Try it:
For the entries below, count the lines containing "sample" and give only that number.

Data extracts:
┌────────

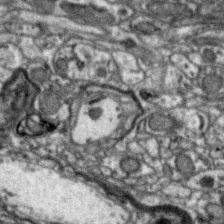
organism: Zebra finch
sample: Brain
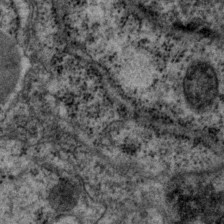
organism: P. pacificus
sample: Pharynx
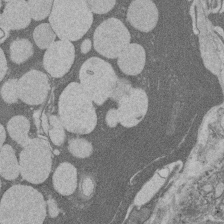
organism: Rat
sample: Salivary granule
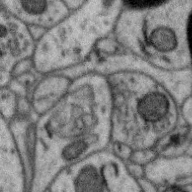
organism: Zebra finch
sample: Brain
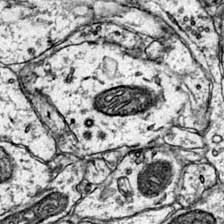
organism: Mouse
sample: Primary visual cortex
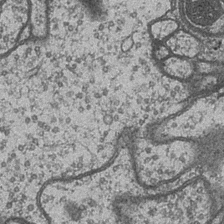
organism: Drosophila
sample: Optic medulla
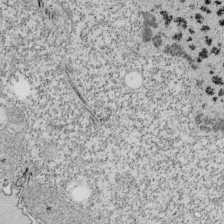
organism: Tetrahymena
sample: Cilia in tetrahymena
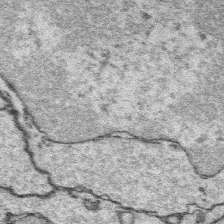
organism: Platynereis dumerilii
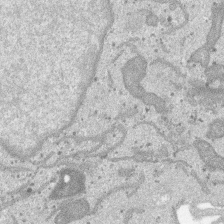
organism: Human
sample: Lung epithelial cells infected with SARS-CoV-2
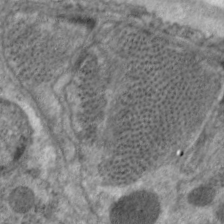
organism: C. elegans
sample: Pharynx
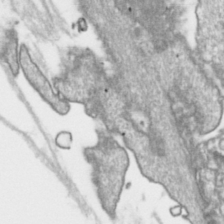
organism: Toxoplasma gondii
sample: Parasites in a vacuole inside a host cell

└────────
┌────────

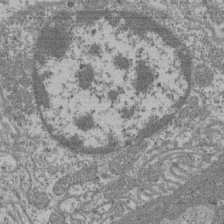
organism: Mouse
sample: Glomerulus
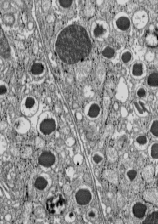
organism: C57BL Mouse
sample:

└────────

Output for this task:
12